Exhaustion with twenty years of Republican executive leadership is not the only issue motivating New Yorkers; the recent Tea Party contrived federal government shutdown is also a factor: "The recent federal government shutdown did not help Mr. Lhota: 47 percent of likely voters said that the shutdown made them more likely to vote for a Democrat, while only 6 percent said it prompted them to back a Republican."

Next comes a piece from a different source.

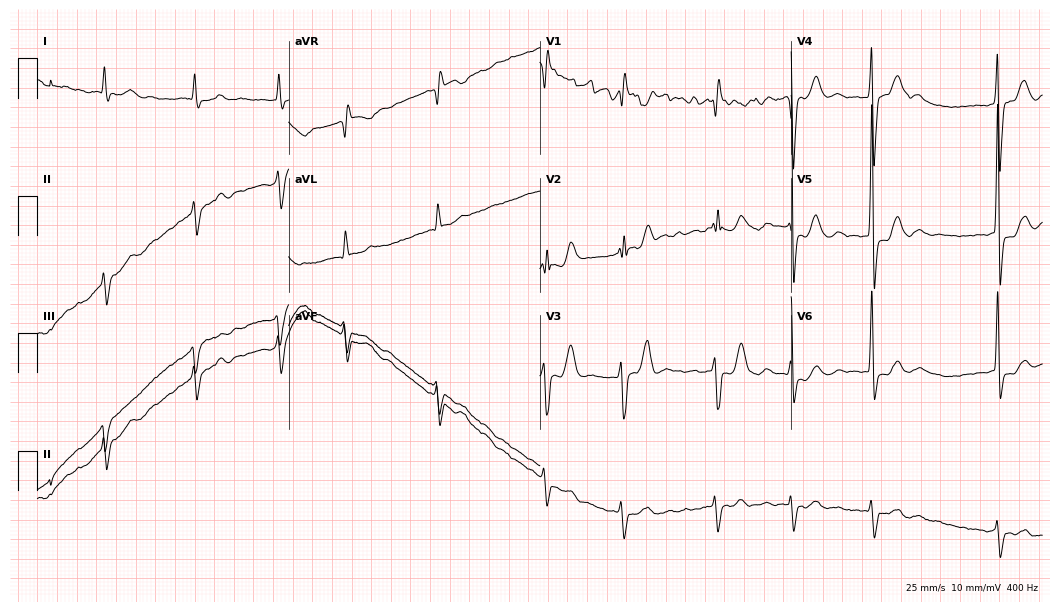
Standard 12-lead ECG recorded from a male, 84 years old. The tracing shows atrial fibrillation.

To find answers as to how de Blasio's New York City strength plays nationally check out Thomas Edsall's opinion piece from last week, "Bill de Blasio and the New Urban Populism." As I've said frequently, Thomas Edsall's online column for the New York Times is one of the best sources available for divining the shifts underway in our national politics. I don't always agree with his conclusions and forecasts, but I think that his chosen areas of focus -- income inequality, the gradual diminishing of whites to minority status in the electorate, the war in the GOP between organizational elites and the Tea Party -- are on the money.

Speaking of money, the money passage in Edsall's column on the New York City mayoral election is as follows:
DEMOGRAPHICALLY, New York City is already where the nation will be sometime in the latter part of this century. Whites are 33.3 percent of the city’s population. Hispanics are close behind, at 28.6 percent, and blacks are at 22.8 percent. This demographic profile,as shown in Figure 2, is significantly different from what it was 1990, a year after the last mayoral victory by a liberal Democrat, David Dinkins. In 1990, whites were the clearly dominant plurality group at 43.2 percent, with roughly equal numbers of blacks, 25.2 percent, and Hispanics, 24.4 percent. 
More important in terms of both election outcomes and policy making, the city’s electorate – the people who actually go out and cast ballots – shifted from a 56 percent white majority in 1989 to a 46 percent minority in 2009, during the last mayoral election. If that transition continues at roughly the same rate, about 1 percentage point every two years, the 2013 electorate for the mayoral election will be 44 percent white. 
Among the reasons the electorate in New York has a higher percentage of whites and a smaller proportion of minorities than the city’s population as a whole is that a higher percentage of whites are of voting age and a higher percentage of minorities are not citizens and are thus ineligible to vote.
As whiteness evaporates nationally the country will become more progressive. Why? Because blacks and Hispanics are not as reflexively conservative and individualistic as whites:
By almost every measure, whites are more economically conservative than blacks and Hispanics. Surveys conducted over 36 years by American National Election Studies have found that blacks, by margins of 2 or 3 to 1, believe that government should “see to it that every person has a job and a good standard of living,” while whites, by margins nearly as large, believe that “government should just let each person get ahead on their own.”
The A.N.E.S. surveys did not break out Hispanic responses to this question. A Pew Research Center report from April 2012, “Hispanics and Their Views of Identity,” did compare the views of Latinos to the general population. It asked the question “would you rather have a smaller government providing fewer services, or bigger government providing more services?” A majority of all voters favored smaller government by a 48-41 margin, but Hispanics preferred a bigger government decisively, by 75 to 19 percent. 
There is a fundamental disagreement along racial and ethnic lines about what causes poverty. This is demonstrated in a June 2012 Pew survey that asked, “In your opinion, which is generally more often to blame if a person is poor, lack of effort on his or her own part, or circumstances beyond his or her control?” Whites were split, 41-41, but strong majorities of blacks and Hispanics answered “circumstances beyond his or her control,” 62-28 and 59-27, respectively. The premise of the de Blasio agenda is that people are poor because of circumstances beyond their control and therefore government intervention is essential. How you responded to the Pew question is likely to correlate strongly with whether you support or oppose de Blasio and how deeply felt your choice is.
The Supreme Court rulings on campaign finance -- the 2010 Citizens United decision, the upcoming decision on Buckley -- as well as its striking down Section 4 of the Voting Rights Act of 1965 are attempts to keep the progressive hordes at bay. But the progressive hordes are coming. They already elected an Obama twice. And even though Obama governs as a Clinton New Democrat he campaigned and won his elections as a progressive.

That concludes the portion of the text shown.